What emerged is an abstract visual storytelling based on the marble painting technique. Traditionally in marbled painting, an artist floats paint on water, treated with a chemical to keep the two liquids from combining. Then patterns are combed into the paint. For the book project, Holmes instead used nontraditional tactics, like blowing on the paint, for an even more otherworldly feel.

As the text goes on and the universe is formed, representational shapes like butterflies and horses start to appear within the abstract paintings. The book ends with two race-less marbled figured embracing. In addition to bringing science in at a young age, the story reminds children that we all come from the same place, no matter how divided the world is now.

Holmes dedicated the book to her son. “I was remembering the magic of becoming a mother, and going through pregnancy,” she says. “The birth of the universe is quite like the birth of a child.”
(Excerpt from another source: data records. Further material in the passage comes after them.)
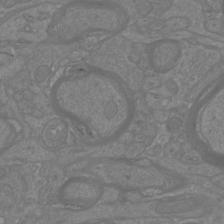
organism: Mouse
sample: Cortical neurons
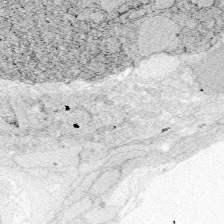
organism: Zebrafish
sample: Whole-Brain
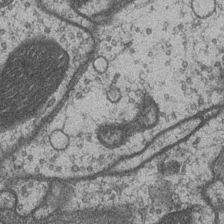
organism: Drosophila
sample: Optic medulla
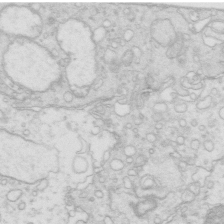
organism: Mouse
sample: Multiciliated cells
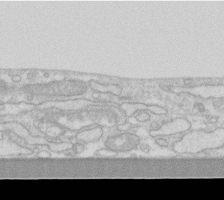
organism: Human
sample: Fibroblast cells
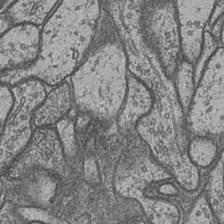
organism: Drosophila
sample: Optic medulla
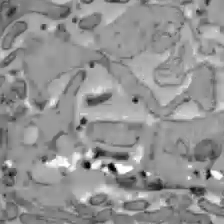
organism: C57BL Mouse
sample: Liver
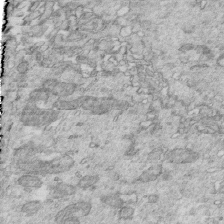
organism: Mouse
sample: Multiciliated cells
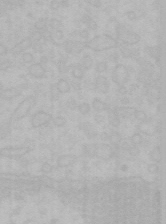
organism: Mouse
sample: Choroid plexus
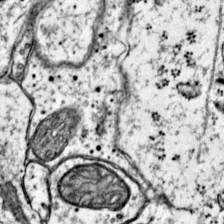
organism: Mouse
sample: Primary visual cortex
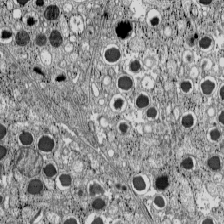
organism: C57BL Mouse
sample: Pancreatic islet
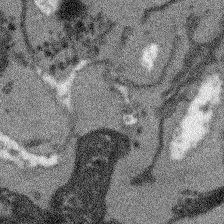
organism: Arabidopsis thaliana
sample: Root tip

Illustration isn’t the only project Holmes has been working on. For the Roxbury Sunflowers Project, Holmes has distributed more than 20,000 sunflower seeds across Roxbury in an effort to bring beauty and nature to family gardens and uncared-for lots. She chose the sunflower for its powerful color and its resiliency, just like her hometown. “I think it’s an opportunity for people to honor their Roxbury roots,” she says.

On Thursday, Aug. 30 from 4 to 7 p.m., Holmes will host an event at the Grove Hall branch of the Boston Public Library. People who have planted sunflowers will share stories, and kids can create sunflowers of their own with provided art supplies. The Roxbury Sunflowers Project will culminate in a sunflower festival in October.